Id say thats what it is, it seems like a pretty cheap weigh tape too. Ill get anywhere from 14.1-14.3....so who knows. Rodeo's butt has always been at least 1-2in higher than his withers, although he seems to be somewhat catching up...as for Rodeo going along with things easily....he has his days!! lol


----------



## MHFoundation Quarters (Feb 23, 2011)

He's looking really good! The positive changes in that leg are fantastic, I had to go back and look at his little guy pics to compare, wow! 

He looks like he's going to be one sturdy guy. I really like the angle of his shoulder, his back to underline ratio is nice, and he has solid legs with great pastern length/angle. I LOVE his head, kind eye, refined muzzle and love his ears. 

I agree with robs, I've no doubt he will carry you just fine...and all the gear you could possibly want to strap on him


----------



## trailhorserider (Oct 13, 2009)

Thank you guys for all your comments!


----------



## sierrams1123 (Jul 8, 2011)

very cute.....i do not like his neck, but everything else is looking good....I think he will grow out of the butt high, he still has some growing to do.


----------



## trailhorserider (Oct 13, 2009)

sierrams1123 said:


> very cute.....i do not like his neck, but everything else is looking good....I think he will grow out of the butt high, he still has some growing to do.

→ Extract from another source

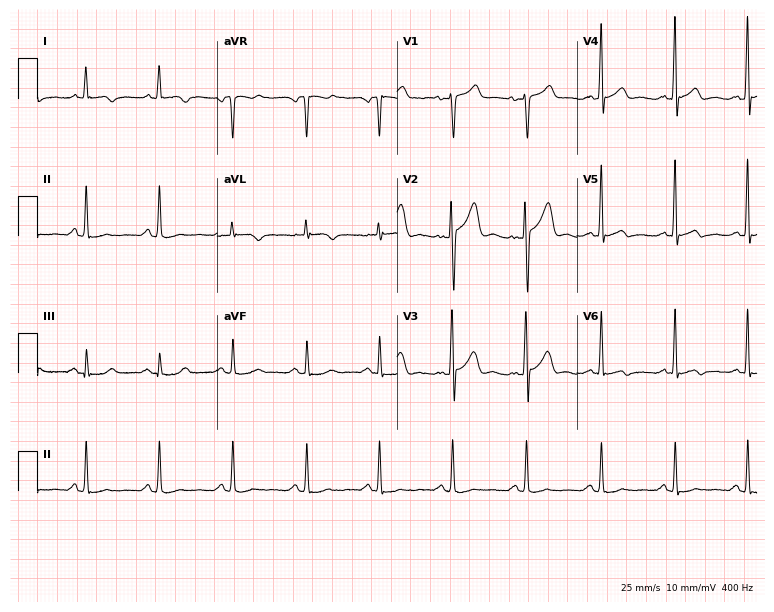
Resting 12-lead electrocardiogram. Patient: a male, 59 years old. None of these six findings is recorded: first-degree AV block, right bundle branch block, left bundle branch block, sinus bradycardia, atrial fibrillation, sinus tachycardia.

Yeah, at first I though, wow, he has a great neck for a yearling. And now that he's gotten older I'm wondering if it is going to be short and thick. But he did rub out his mane last summer and the mohawk makes his neck look even thicker. So part of that might be optical illusion. :lol: 

Even so, I would rather have his neck short and thick than ewe necked. So I would rather this extreme than the other one.


----------